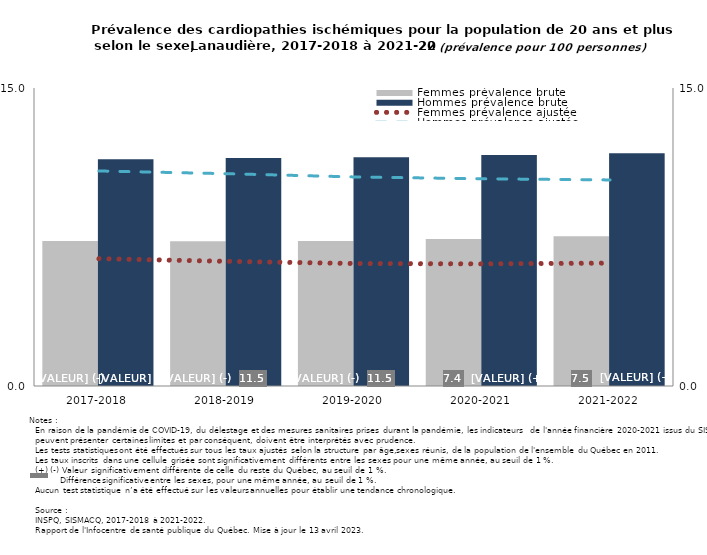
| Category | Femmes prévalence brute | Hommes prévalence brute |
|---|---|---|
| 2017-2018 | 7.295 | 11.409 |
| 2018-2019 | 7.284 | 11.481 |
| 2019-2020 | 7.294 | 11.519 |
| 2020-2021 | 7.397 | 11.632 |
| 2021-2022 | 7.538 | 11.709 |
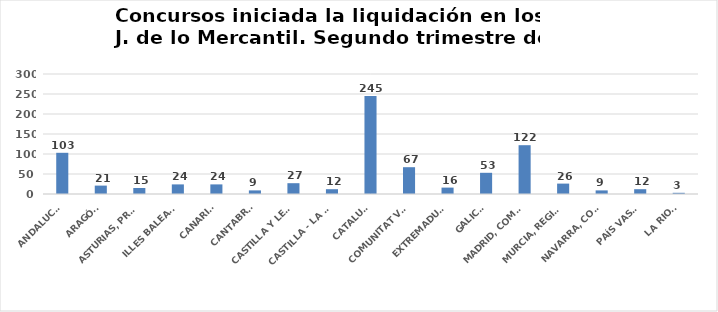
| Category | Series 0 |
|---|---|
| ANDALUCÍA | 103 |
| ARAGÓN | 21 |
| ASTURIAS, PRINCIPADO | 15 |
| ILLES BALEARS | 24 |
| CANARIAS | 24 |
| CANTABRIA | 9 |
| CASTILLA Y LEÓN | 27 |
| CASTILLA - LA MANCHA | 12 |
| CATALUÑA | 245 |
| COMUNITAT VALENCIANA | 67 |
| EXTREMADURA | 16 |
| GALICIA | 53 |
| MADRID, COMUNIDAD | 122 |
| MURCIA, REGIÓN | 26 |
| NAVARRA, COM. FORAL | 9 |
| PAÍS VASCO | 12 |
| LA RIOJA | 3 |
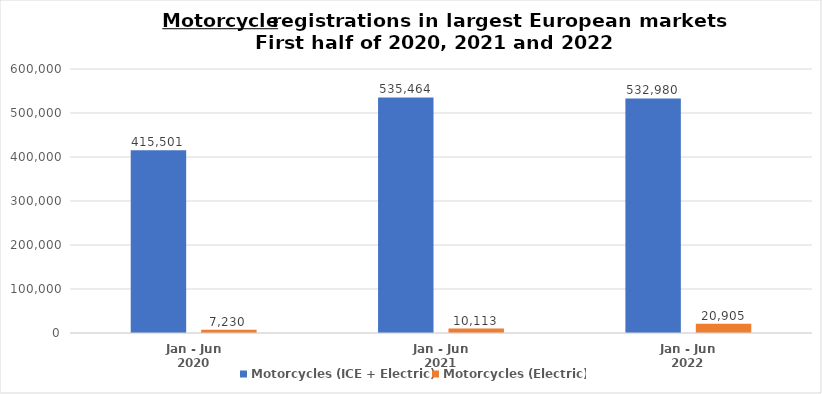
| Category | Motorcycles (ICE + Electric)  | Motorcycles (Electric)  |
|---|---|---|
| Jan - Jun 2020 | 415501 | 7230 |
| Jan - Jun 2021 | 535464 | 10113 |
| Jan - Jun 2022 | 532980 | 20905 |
================================
Problem: From the entries, copy every line in which the word "CASTILLA" occurs.

Response to this task:
| CASTILLA Y LEÓN | 27 |
| CASTILLA - LA MANCHA | 12 |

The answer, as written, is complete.